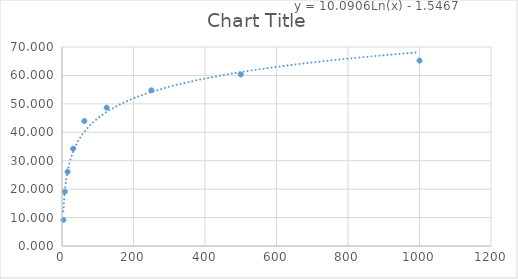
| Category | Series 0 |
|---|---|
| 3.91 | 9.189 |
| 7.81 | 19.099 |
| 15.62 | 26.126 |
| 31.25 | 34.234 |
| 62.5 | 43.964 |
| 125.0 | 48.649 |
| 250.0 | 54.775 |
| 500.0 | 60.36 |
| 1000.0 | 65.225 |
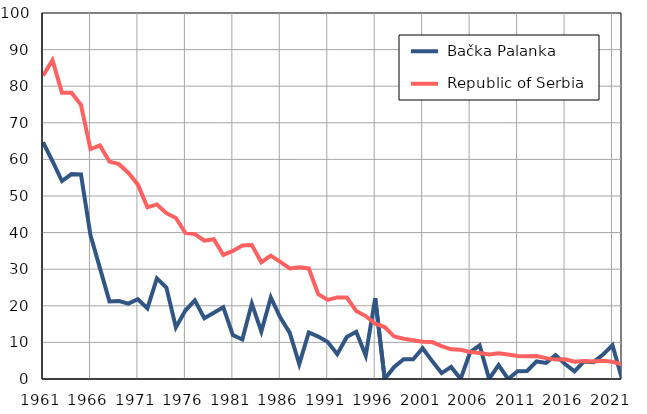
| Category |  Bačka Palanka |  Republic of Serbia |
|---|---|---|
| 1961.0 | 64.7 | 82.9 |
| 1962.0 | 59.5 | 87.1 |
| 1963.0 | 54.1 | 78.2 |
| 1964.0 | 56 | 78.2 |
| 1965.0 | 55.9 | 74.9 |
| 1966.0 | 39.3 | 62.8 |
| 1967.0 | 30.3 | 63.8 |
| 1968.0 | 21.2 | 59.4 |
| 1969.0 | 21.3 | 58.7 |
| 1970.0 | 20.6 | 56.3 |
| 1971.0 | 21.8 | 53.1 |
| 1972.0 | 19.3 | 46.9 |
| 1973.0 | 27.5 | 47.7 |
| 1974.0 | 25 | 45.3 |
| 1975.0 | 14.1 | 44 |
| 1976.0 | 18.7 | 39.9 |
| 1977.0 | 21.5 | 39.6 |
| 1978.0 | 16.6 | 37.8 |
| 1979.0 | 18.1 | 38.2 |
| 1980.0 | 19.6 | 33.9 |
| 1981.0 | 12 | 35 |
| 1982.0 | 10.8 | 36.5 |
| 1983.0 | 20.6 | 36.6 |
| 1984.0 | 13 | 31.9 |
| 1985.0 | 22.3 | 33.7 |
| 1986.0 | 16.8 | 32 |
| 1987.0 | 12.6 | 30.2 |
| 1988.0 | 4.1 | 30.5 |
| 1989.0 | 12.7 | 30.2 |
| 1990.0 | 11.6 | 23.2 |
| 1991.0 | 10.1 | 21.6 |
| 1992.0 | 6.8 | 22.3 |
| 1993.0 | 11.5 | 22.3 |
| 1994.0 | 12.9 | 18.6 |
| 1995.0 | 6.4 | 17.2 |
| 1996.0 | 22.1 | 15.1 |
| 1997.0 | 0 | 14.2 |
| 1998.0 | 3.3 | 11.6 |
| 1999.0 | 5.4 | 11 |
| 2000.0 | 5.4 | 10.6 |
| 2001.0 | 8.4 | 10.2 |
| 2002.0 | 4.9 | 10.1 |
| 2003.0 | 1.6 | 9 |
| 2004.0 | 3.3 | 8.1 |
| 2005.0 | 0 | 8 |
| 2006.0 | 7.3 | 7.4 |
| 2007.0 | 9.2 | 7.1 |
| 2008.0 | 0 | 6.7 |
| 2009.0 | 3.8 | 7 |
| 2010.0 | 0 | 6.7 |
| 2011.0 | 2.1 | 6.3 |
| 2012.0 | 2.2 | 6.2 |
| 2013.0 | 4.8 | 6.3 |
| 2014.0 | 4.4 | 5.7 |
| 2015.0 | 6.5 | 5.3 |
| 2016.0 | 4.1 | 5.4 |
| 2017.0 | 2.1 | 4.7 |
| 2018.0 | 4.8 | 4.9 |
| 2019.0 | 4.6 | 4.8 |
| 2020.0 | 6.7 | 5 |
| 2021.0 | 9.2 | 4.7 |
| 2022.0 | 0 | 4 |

+++

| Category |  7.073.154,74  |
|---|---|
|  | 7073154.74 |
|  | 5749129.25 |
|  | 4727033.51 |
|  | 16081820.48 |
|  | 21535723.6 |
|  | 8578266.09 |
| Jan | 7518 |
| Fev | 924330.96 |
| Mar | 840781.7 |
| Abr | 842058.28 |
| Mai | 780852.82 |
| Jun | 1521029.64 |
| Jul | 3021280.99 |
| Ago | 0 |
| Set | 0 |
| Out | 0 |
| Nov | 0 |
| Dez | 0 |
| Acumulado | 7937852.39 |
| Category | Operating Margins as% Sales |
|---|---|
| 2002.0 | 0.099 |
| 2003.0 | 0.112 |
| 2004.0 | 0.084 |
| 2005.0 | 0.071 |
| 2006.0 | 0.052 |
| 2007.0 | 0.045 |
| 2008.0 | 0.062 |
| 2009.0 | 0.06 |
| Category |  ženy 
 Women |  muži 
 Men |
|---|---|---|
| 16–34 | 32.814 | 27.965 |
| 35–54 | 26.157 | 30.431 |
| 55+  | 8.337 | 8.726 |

+++

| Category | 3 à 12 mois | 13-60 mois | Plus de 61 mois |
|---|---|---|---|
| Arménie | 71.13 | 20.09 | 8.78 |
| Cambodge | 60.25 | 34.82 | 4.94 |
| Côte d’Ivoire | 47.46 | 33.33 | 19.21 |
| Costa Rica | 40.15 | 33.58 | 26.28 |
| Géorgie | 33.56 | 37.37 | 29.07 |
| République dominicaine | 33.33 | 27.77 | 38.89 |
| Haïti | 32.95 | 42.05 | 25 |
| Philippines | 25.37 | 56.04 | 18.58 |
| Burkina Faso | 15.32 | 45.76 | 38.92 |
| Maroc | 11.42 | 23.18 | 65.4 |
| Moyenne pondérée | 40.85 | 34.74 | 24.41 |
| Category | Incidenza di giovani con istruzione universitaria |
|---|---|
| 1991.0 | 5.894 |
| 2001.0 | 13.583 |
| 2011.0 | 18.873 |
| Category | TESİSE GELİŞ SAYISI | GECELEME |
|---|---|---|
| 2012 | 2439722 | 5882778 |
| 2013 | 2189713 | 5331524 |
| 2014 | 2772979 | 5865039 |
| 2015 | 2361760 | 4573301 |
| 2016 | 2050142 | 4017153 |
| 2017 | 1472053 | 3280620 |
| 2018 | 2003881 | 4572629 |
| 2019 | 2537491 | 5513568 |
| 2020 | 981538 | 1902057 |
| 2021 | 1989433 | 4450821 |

+++

What you will do :: As listed above, the lines from the line with "2002.0 | 0.099 |" to the line with "8.337 | 8.726 |" are to be echoed exactly, with both ends included and nothing added.

Output ::
| 2002.0 | 0.099 |
| 2003.0 | 0.112 |
| 2004.0 | 0.084 |
| 2005.0 | 0.071 |
| 2006.0 | 0.052 |
| 2007.0 | 0.045 |
| 2008.0 | 0.062 |
| 2009.0 | 0.06 |
| Category |  ženy 
 Women |  muži 
 Men |
|---|---|---|
| 16–34 | 32.814 | 27.965 |
| 35–54 | 26.157 | 30.431 |
| 55+  | 8.337 | 8.726 |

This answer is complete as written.